### TASK ITEM
In the entries below, which lines run from the one containing "Donat, Magdeburg" to the one containing "Nederlands Spoorwegmuseum Van"? Copy exactly those lines, ends included, and no others.

### RECORDS FOR THE EXERCISE

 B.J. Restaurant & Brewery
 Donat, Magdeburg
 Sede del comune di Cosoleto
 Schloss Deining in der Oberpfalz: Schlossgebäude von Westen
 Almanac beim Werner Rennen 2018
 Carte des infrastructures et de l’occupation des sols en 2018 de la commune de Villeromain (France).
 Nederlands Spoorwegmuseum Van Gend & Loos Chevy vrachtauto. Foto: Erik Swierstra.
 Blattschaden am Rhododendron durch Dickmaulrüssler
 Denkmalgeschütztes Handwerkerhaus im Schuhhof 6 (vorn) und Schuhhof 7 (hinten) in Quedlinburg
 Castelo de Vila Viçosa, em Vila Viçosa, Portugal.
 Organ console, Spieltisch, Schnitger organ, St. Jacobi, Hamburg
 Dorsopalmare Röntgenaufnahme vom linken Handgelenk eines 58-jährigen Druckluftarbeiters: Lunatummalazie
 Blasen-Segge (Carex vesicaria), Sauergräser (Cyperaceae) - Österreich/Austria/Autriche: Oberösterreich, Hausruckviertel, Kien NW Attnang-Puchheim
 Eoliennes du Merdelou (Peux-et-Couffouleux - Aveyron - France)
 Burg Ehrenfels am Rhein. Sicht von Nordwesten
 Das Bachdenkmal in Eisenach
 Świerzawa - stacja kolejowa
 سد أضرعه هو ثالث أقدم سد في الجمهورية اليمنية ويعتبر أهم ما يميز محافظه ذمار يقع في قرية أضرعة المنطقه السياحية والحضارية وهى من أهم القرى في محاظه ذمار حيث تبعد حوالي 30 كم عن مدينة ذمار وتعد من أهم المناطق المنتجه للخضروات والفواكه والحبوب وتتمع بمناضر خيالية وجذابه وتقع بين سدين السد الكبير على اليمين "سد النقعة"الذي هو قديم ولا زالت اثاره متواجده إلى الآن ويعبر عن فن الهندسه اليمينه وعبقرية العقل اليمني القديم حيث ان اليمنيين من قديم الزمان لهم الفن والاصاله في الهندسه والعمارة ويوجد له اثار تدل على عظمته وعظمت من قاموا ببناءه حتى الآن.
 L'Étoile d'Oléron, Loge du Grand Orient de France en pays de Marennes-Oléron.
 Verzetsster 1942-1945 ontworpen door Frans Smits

### ANSWER SPACE
 Donat, Magdeburg
 Sede del comune di Cosoleto
 Schloss Deining in der Oberpfalz: Schlossgebäude von Westen
 Almanac beim Werner Rennen 2018
 Carte des infrastructures et de l’occupation des sols en 2018 de la commune de Villeromain (France).
 Nederlands Spoorwegmuseum Van Gend & Loos Chevy vrachtauto. Foto: Erik Swierstra.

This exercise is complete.